Сильно любил свой хромавший выбор и Керес. Столько лет устремлений, поисков, учёбы, проверок того, чему вдохновенно обучался. Но вот – не сложилось. Ему не делает чести то, что коммерцией с копиями он занимался уже вовсе не из отчаяния. Оставался бы со своим бизнесом, не лез в картёжники. Копии он сбывал как человек сведущий, тёртый деляга. Ему под стать Ольга Васильевна, которая, как я мог предполагать, первой и подтолкнула мужа к деловой и, значит, также – к моральной нечистоплотности, а после его смерти умела совмещать своё искреннее страдание с распродажей того, что оставалось от нехудожника.

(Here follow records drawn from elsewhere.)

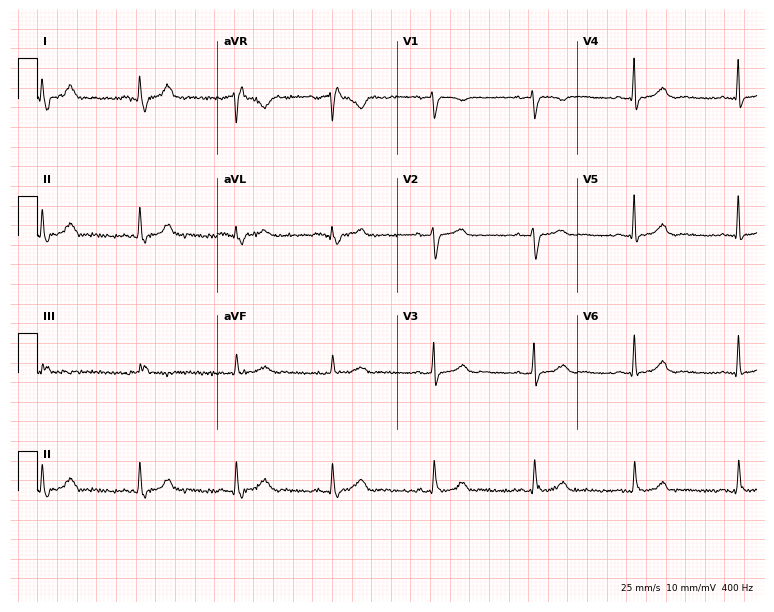
ECG (7.3-second recording at 400 Hz) — a woman, 46 years old. Findings include right bundle branch block.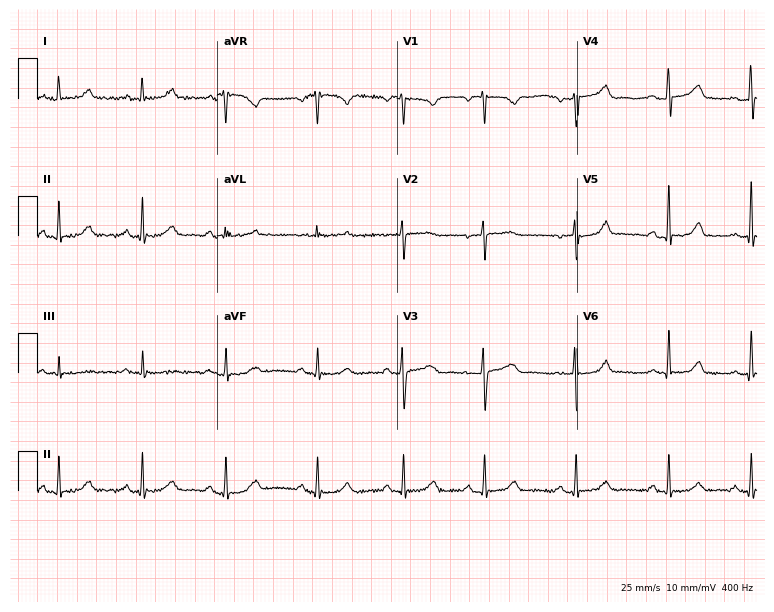
Standard 12-lead ECG recorded from a 46-year-old woman. Read as a normal ECG.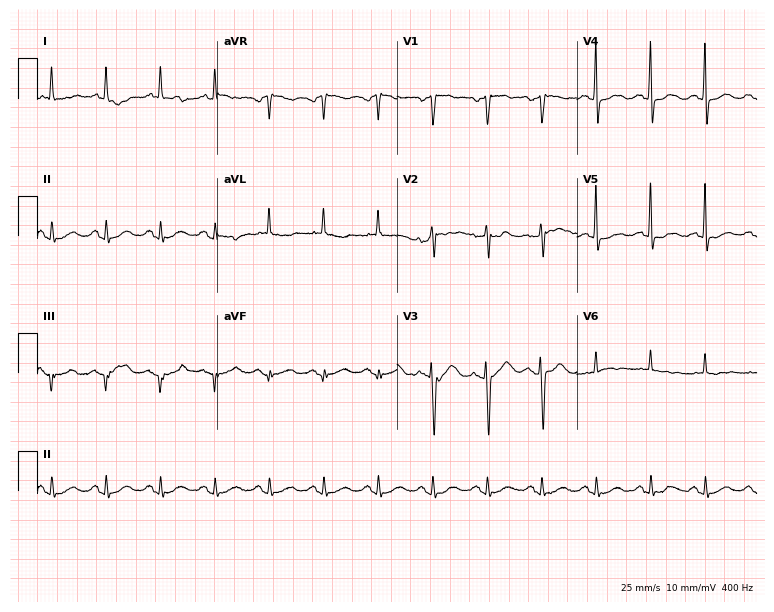
12-lead ECG from an 83-year-old female patient (7.3-second recording at 400 Hz). Shows sinus tachycardia (a sinus rate of 100 beats per minute or more).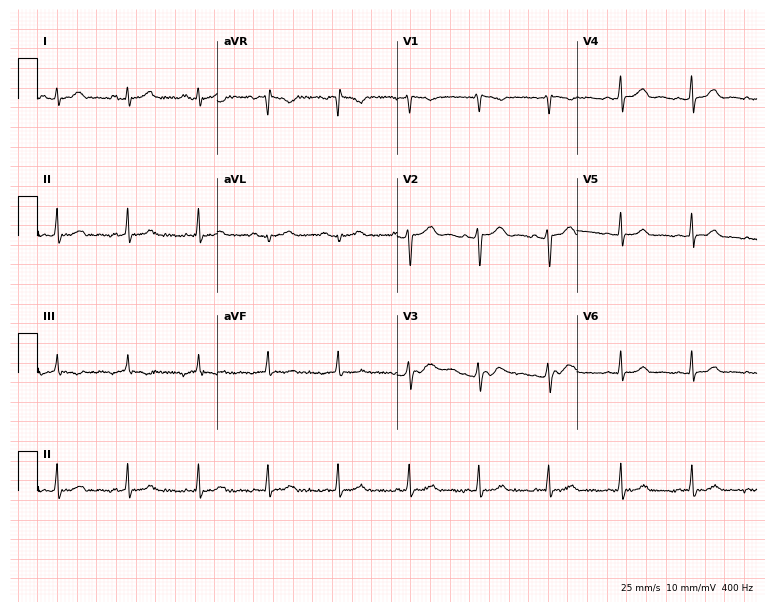
Standard 12-lead ECG recorded from a woman, 19 years old. None of these six findings is recorded: first-degree AV block, right bundle branch block (RBBB), left bundle branch block (LBBB), sinus bradycardia, atrial fibrillation (AF), sinus tachycardia.

Определённую символику я нахожу в том, из-за каких причин два изображения, запечатлевшие видение состояний мира, оказались захоронёнными в землю вместе с их творцами. Веналий, сам здорово сомневавшийся в своей талантливости, предполагал, что спросом на его работу потребители показывали их неразборчивость, если они вообще не блейфовали и тем самым лишь отгоняли от себя серую болотную скуку. Подсмеиваясь над ними, он держал смех и для себя. Черствые люди, устроившие мероприятие по захоронению, были от понимания такой позиции, конечно, неимоверно далеки, хотя, если их понять, они сделали то, что было в их тогдашних пропартийных интересах: зарыли в землю произведение, подававшее признаки талантливости и оригинальности, чтобы его и – с глаз долой и чтобы больше не разбираться с ним и не помнить о нём.
Что же касается Кереса, то, как и в его обращении с лучшей дядиной работой, он, уходя в мир иной и взяв туда собственную посредственную картину, не сумел и здесь подняться до оригинальности, а только следовал шутке, опять же – дядиной. Иными словами, он и в столь вызывающем своём решении предпочёл остаться копирайтером.
При всём этом я не стал бы осуждать никого из двух главных персонажей моего рассказа, оказавшихся пленниками искусства. В их судьбах легко обнаружить, как под влиянием обстоятельств рассыпались и растворялись их лучшие интеллектуальные поползновения. Я имею в виду обстоятельства не только внешние, наружные, бытовые, но и социальные.
Должно гораздо больше значить то ущербное состояние всеобщей духовности и свободы, при котором искусство просто и неизбежно теряет свою роль.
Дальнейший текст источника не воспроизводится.